Items from a data source:
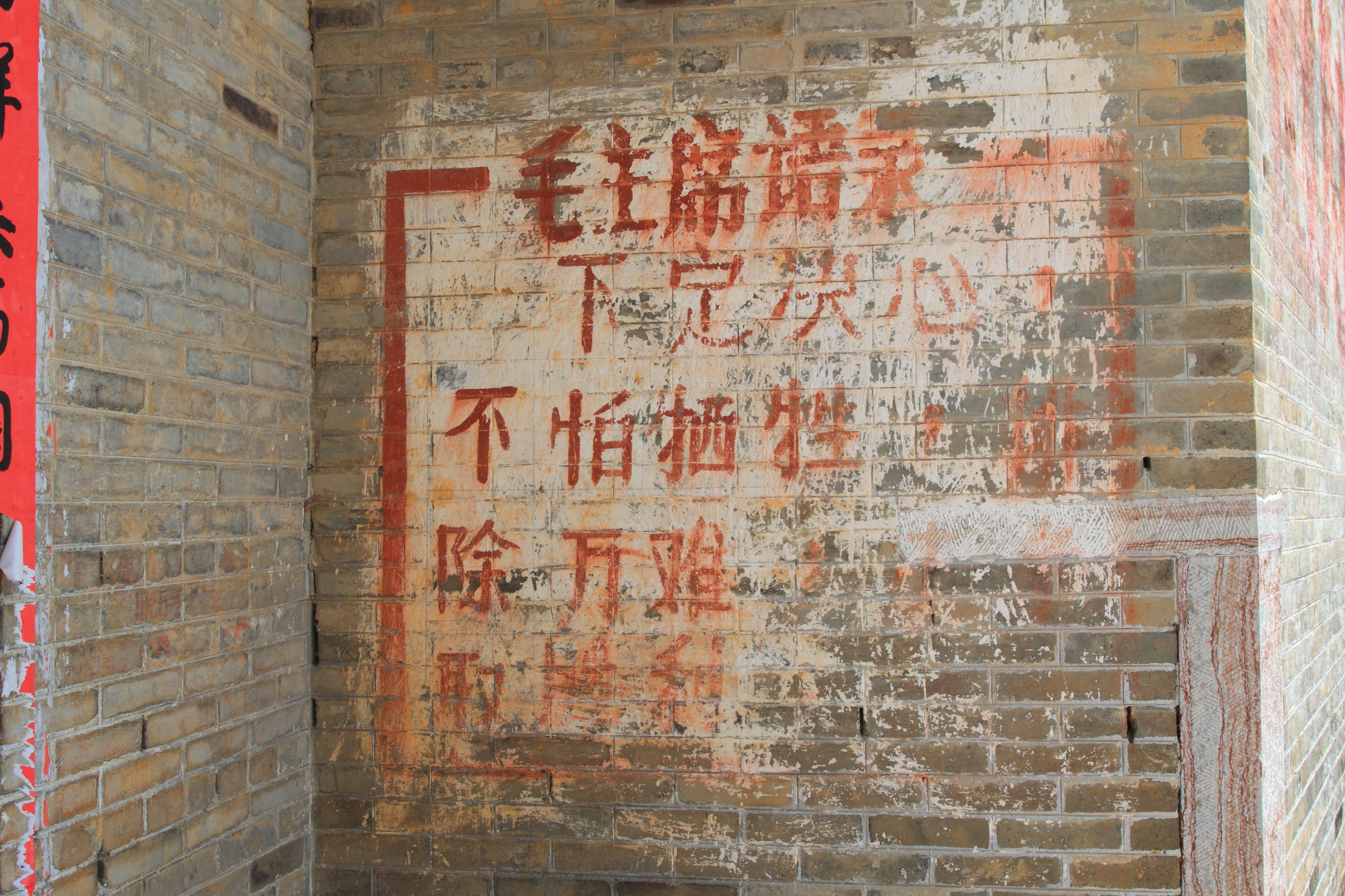 阳朔县白沙镇旧县村
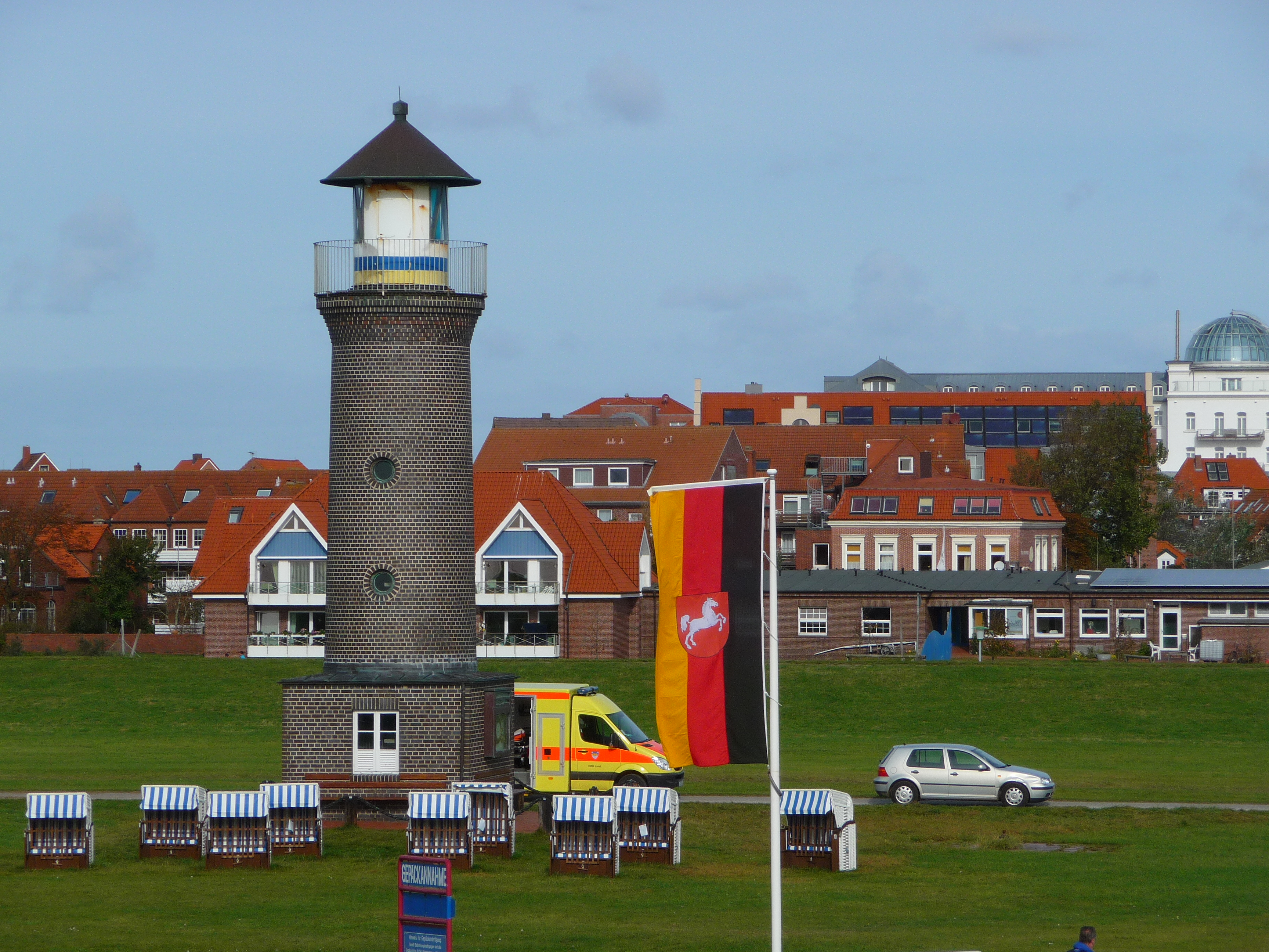 Blick auf den Leuchtturm auf der ostfriesischen Nordseeinsel Juist (Niedersachsen, Deutschland); Notfalleinsatz des DRK / der Inselärztin
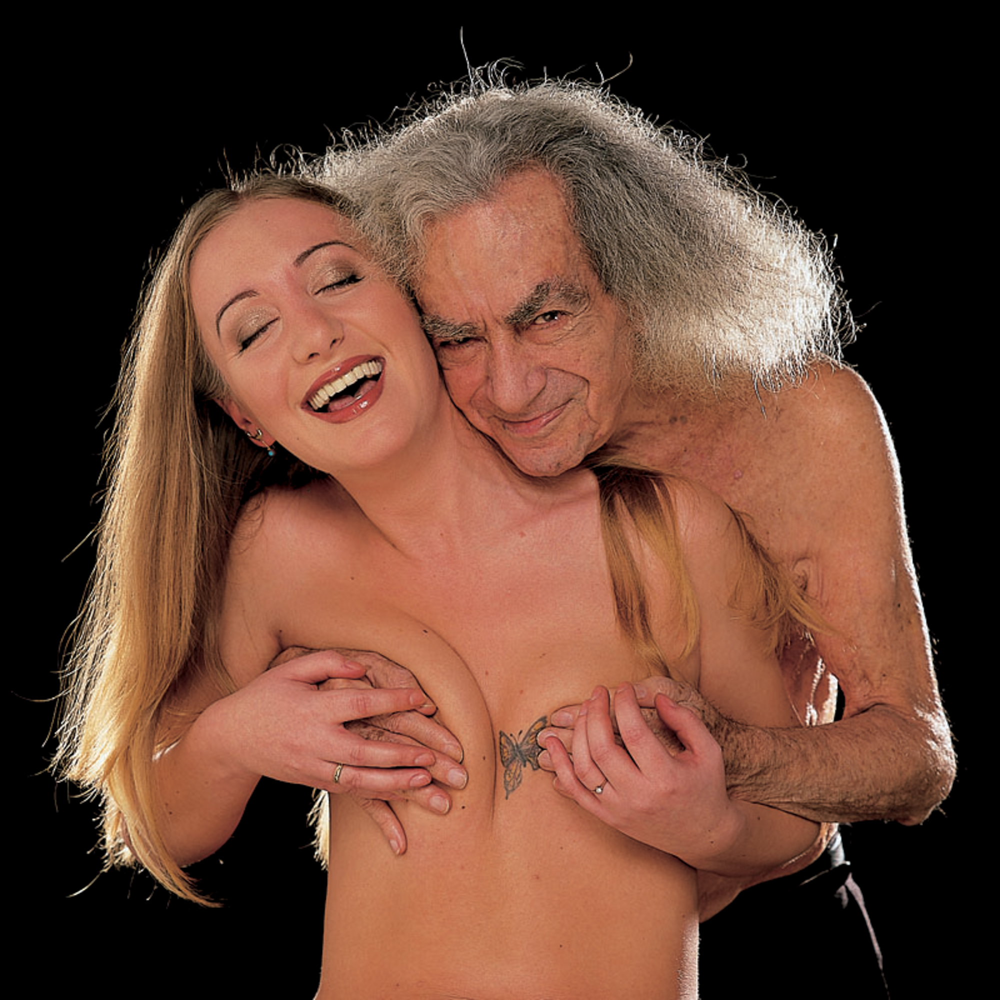 Faludy György és felesége, Kovács Fanny
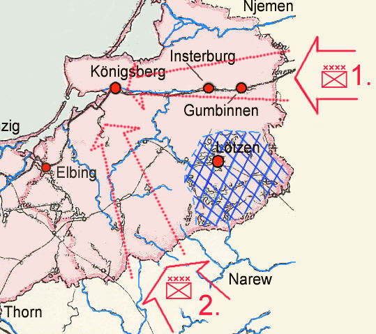 Den russiske plan for angrebet ind i Østprøjsen august 1914.
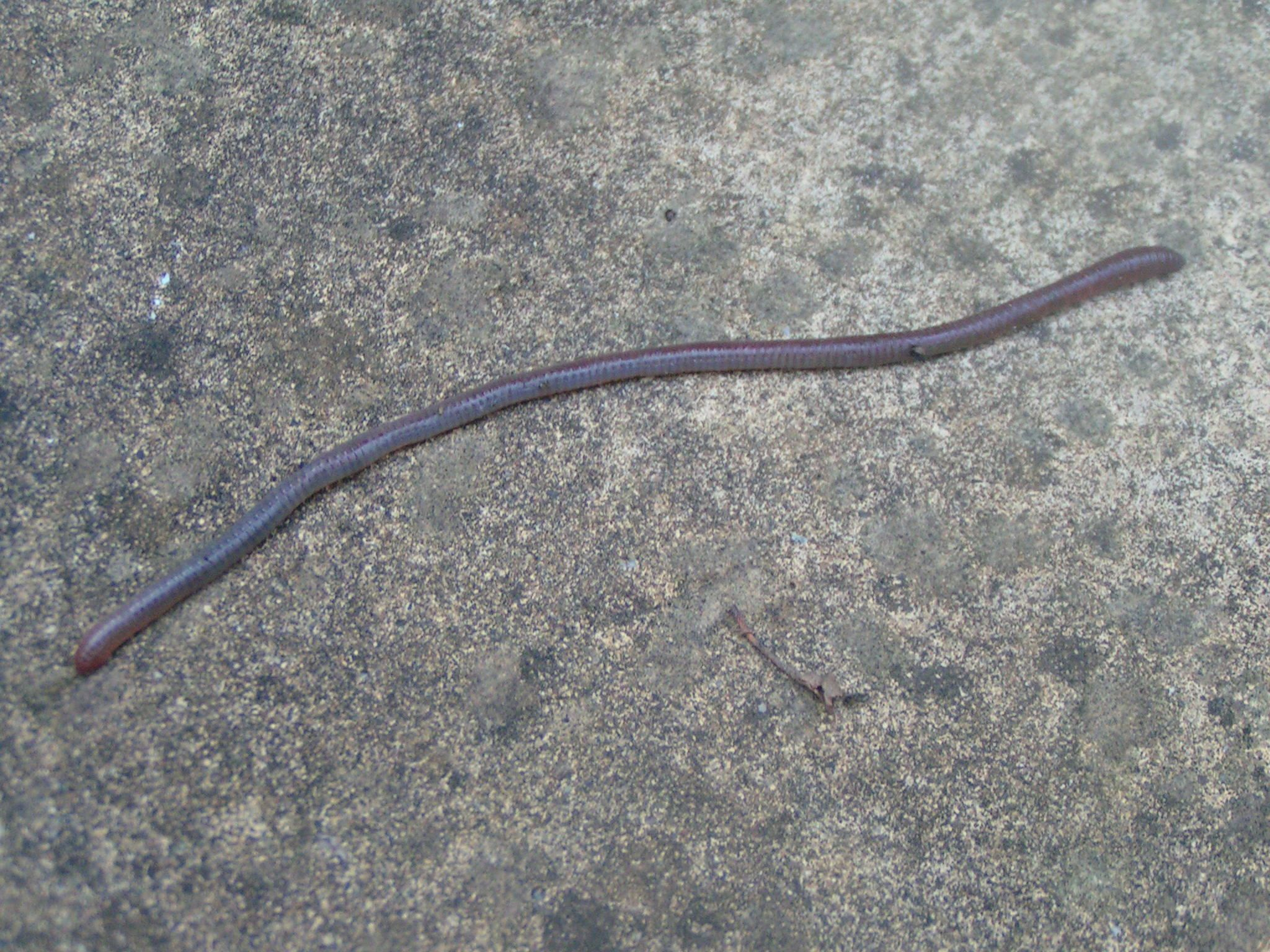 Helodrilus caliginosus; Regenworm
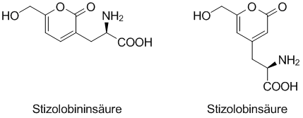 Strukturformeln von Stizolobinin- und Stizolobinsäure
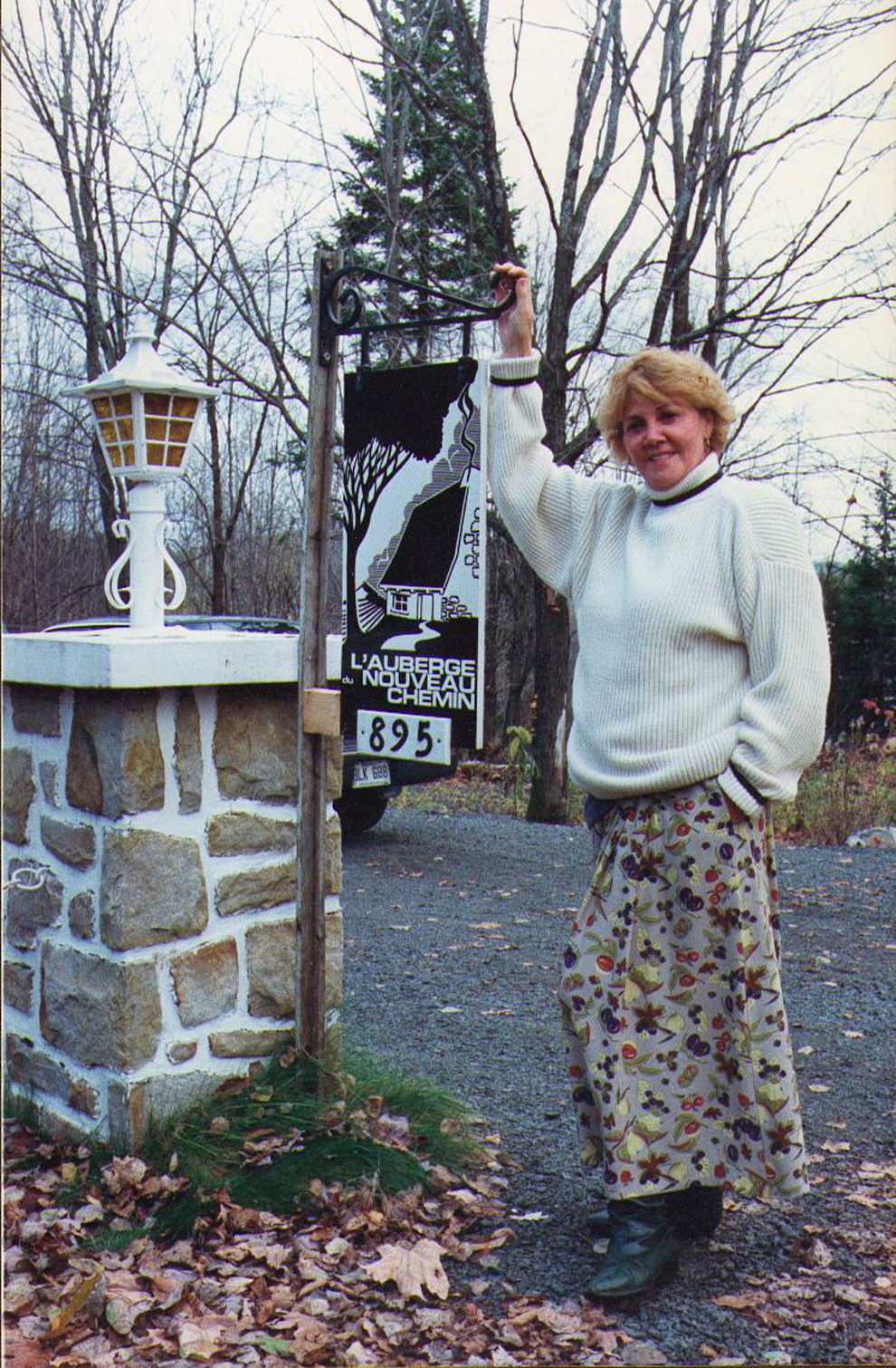 Photo prise lors de la construction de la Maison de réhabilitation pour femmes, à Val-David, Québec, l'Auberge du Nouveau-chemin

*Task directions*: All lines from the one holding "Blick auf den" through the last line of the entries, and nothing else, are to be output exactly; leave out the pictures.

*Answer box*:
 Blick auf den Leuchtturm auf der ostfriesischen Nordseeinsel Juist (Niedersachsen, Deutschland); Notfalleinsatz des DRK / der Inselärztin
 Faludy György és felesége, Kovács Fanny
 Den russiske plan for angrebet ind i Østprøjsen august 1914.
 Helodrilus caliginosus; Regenworm
 Strukturformeln von Stizolobinin- und Stizolobinsäure
 Photo prise lors de la construction de la Maison de réhabilitation pour femmes, à Val-David, Québec, l'Auberge du Nouveau-chemin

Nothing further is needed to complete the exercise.